Pasar un buen rato :Confused: ??
a mi me parece suficiente..... xD

----------


## The Black Prince

Uhm

1'85m(de estatura)
23 añitos
Estudio Dirección cinematográfica(de hecho empiezo el año que viene)

foto....bueno va(esta retocada)

Edito:Yo no pago el AVE

----------


## josep

Bueno, bueno, esto se está poniendo caliente..

Por fin hay un tema intresante en este foro.

Os habeis fijado que después de mucho tiempo ha

regresado el pillin de O'Malley...?

Si Ella fuera un poco más generosa quizás tambièn

veriamos por aqui a Ignoto, y esto ya seria la repera.

Me consta, es una intuición masculina, que tambèn Ignoto

está por estos menesteres..

En fin, ya veremos. Depende un poco de Ella...

Saludos mágicos

----------


## Danet

Jajajajaja esto ya se pone interesante... 

1,81 m
22 años
De Benidorm (asi con la escusa ya tienes vacaciones de las buenas jejeje)
Estudiante de Ingenieria y Responsable de calidad.

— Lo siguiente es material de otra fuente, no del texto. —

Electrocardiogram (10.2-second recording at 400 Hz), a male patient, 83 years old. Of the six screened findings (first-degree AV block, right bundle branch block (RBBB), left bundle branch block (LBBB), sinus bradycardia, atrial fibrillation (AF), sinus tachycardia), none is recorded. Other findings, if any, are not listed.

Y ya que es para pasar un "buen rato" vamos a mostrar todos el material!!! 
JAJAJA

Esto se va de madre!... pero me gusta :twisted:

----------


## Ayy

el piercing de la ceja parece trucao xD

----------


## Chema78

Madre mia Dani!!!!!!!!  :shock:  :shock: 
No sabía que eras actor porno!! jajajajajajajaja 

Por cierto, fijandome en la foto, ¿tienes un coche en el salón de tu casa?

Un saludo

----------


## Danet

JAJAJA parece hecho por el paint!

Pero era de verdad, ya no lo tengo porque me cansé de el, pero ahi existia, ahora hay otro...  :roll:  pero ese no se ve en las fotos, jajajaja

Chema, no lo sabias!!! :Confused:  pues si hijo si, jejejejeje
Yo tampoco sabias que eras el anticristo!! Telita en el otro post! jejeje

Esa foto fue un dia en plan vamos a hacer fotos para un "calendario" de cachondeo, y al final se quedó en el proyecto porque solo me hice las fotos yo! 
Y el coche siempre tiene que ir al lado de la tele para hacer autocine! JAJA

Es el sotano! porque normalmente tampoco tengo un saco de boxeo al lado de la mesa!

----------


## letang

... y el póster de Titanic al fondo ya...

----------


## magialcoyanilla

hey yo mido 1.90, tgo 26,fuerte, moreno y wapo, diplomado en magisterioy ejerzo como tal, ahora estudio derecho mientras trabajo, mago- aficionado, y te enseño todas las fotos q quieras pero por aqui mejor q no.... q hay gente q me conoce... me gusta montar en noria por cierto...jaja!! chao!!

----------


## shark

> hey yo mido 1.90, tgo 26,fuerte, moreno y wapo, diplomado en magisterioy ejerzo como tal, ahora estudio derecho mientras trabajo, mago- aficionado, y te enseño todas las fotos * quieras pero por aqui mejor * no.... * hay gente * me conoce... me gusta montar en noria por cierto...jaja!! chao!!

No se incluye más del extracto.